In the second example, one of the more expert students uses a mouse gesture to get the attention of his interlocutor:

Person A: what’s happened to that part at the bottom, with the blue bits?
Person B: I’ve highlighted it, you can do that if you choose different views, |see
these buttons at the top, they do that|

This gesture obviously serves an indexical function, but it also serves to draw the partner’s attention to some of the icons at the top of the screen which allow the user to chose different views of the drawing.
The third example involves two novices using mouse gestures first to draw attention to the cursor position and subsequently to refer indexically to a part on the jointly-visible drawing:

Person A: |You see where my cursor is?|
Person B: Yes
Person A: right, we’ll have to extrude |that part first|
Person B: Mhmm
Person A: and then add |on this part on top|
Person B: Uh huh, yeah.

Again this dialogue relies heavily on the extra-linguistic context for interpretability and makes little sense in isolation.

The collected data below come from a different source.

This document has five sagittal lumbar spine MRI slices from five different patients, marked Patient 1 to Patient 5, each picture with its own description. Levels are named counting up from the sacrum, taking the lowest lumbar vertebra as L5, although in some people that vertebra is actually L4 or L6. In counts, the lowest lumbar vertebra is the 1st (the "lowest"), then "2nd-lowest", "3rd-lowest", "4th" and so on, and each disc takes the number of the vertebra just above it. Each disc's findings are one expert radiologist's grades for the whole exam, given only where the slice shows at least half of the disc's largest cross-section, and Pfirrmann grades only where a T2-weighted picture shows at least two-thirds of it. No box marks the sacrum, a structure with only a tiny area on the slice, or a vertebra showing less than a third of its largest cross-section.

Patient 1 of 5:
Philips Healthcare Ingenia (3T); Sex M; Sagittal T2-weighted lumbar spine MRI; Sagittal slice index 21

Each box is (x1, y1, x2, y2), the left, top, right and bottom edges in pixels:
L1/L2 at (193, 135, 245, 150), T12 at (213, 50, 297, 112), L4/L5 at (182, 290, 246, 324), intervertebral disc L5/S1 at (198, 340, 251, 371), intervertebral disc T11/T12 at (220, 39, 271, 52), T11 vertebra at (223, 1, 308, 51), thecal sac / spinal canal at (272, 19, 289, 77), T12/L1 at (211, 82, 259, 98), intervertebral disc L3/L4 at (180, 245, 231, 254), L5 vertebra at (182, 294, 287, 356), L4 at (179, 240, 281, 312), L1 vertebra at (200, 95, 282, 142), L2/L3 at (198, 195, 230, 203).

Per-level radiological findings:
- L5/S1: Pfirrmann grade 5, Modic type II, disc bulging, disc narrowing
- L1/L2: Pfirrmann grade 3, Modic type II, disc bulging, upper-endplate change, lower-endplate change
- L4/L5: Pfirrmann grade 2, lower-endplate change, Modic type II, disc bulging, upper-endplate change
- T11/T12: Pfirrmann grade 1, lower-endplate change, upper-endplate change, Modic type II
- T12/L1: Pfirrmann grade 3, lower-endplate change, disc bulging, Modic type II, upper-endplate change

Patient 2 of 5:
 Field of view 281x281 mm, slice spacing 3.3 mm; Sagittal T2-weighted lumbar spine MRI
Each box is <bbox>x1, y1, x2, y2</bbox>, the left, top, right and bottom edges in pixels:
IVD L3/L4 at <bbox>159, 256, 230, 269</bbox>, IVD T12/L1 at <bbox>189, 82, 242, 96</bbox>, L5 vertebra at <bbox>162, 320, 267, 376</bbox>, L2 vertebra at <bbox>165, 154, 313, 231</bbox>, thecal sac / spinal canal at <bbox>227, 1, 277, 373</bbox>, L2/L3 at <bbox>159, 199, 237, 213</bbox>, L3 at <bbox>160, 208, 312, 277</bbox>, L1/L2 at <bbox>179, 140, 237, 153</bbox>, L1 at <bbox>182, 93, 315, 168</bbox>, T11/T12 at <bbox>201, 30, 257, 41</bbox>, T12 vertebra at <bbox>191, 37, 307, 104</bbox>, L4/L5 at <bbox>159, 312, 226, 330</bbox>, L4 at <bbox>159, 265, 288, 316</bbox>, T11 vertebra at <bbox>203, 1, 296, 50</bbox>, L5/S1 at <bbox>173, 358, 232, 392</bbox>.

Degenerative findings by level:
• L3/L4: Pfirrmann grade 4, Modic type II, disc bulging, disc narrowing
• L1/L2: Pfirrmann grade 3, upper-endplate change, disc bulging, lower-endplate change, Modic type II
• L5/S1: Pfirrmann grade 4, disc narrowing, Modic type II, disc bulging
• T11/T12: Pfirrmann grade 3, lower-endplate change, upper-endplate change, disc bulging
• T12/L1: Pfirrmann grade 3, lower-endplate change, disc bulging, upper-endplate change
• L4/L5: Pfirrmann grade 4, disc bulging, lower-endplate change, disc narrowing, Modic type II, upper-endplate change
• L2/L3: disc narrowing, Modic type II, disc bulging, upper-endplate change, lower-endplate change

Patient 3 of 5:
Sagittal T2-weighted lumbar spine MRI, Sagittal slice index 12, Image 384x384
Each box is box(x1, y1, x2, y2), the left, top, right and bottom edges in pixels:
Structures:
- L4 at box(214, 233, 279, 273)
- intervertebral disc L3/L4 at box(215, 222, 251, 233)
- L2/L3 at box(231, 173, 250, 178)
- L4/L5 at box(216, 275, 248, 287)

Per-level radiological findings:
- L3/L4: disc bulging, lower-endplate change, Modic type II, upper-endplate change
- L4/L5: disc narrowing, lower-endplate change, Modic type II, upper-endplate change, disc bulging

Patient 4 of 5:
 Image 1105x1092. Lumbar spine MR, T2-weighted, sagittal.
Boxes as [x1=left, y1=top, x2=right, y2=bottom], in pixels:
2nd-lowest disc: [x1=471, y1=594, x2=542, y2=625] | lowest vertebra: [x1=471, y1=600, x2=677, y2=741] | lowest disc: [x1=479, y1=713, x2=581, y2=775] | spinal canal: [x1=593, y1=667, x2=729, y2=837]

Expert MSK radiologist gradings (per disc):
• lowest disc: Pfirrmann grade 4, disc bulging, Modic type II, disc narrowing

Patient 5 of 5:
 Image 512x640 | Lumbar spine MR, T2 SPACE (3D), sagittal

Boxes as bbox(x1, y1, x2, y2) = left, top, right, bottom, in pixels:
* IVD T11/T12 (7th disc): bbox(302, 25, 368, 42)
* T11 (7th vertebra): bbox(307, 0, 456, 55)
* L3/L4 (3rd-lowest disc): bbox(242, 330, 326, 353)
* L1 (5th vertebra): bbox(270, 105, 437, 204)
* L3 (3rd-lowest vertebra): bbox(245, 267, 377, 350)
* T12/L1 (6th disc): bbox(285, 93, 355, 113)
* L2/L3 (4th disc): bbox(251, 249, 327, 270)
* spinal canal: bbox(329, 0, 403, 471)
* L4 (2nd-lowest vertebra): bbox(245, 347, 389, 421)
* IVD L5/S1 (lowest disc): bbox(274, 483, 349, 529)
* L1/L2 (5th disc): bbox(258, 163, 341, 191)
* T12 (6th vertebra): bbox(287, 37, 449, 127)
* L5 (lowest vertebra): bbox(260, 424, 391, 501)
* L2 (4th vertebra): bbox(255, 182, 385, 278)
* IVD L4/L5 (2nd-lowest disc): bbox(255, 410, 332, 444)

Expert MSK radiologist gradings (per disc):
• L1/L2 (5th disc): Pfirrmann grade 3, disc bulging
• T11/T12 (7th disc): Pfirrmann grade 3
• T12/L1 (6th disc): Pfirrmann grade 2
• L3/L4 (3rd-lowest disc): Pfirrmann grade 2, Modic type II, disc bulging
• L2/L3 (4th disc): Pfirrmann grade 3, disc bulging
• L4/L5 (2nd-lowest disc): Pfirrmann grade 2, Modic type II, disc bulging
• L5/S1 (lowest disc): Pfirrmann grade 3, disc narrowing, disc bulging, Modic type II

Summary: Our findings suggest that the users, particularly the less experienced second year students adapt to the situation in a sensible manner and use ‘mouse gestures’ strategically to assist grounding of acts of reference, rather than having to rely on their inexpert knowledge of the technical jargon involved in the task.

References:


Clark, H. H. (1996). Using language. Cambridge: Cambridge University Press.
Clark, H.H., and Wilkes-Gibbs, D. (1986). Referring as a collaborative process. Cognition, 22: 1-39.
Isaacs, E.A., and Clark, H.H. (1987). References in conversation between experts and novices. Journal of Experimental Psychology: General, 116: 26-37.
Newlands, A., Anderson, A.H., and Mullin, J. (1996). Dialog structure and cooperatiave task performance in two CSCW environments. In J.H. Connolly and L Pemberton (Eds.) Linguistic Concepts and Methods in CSCW (pp. 41-60). Springer-Verlag. London.
O’Conaill, B., and Whittaker, S. (1997). Characterizing, predicting, and measuring video-mediated communication: a conversational approach. In K.E. Finn, A.J. Sellen and S.B. Wilbur (Eds.) Video-Mediated Communication (pp. 107-131). NJ: Lawrence Erlbaum Associates.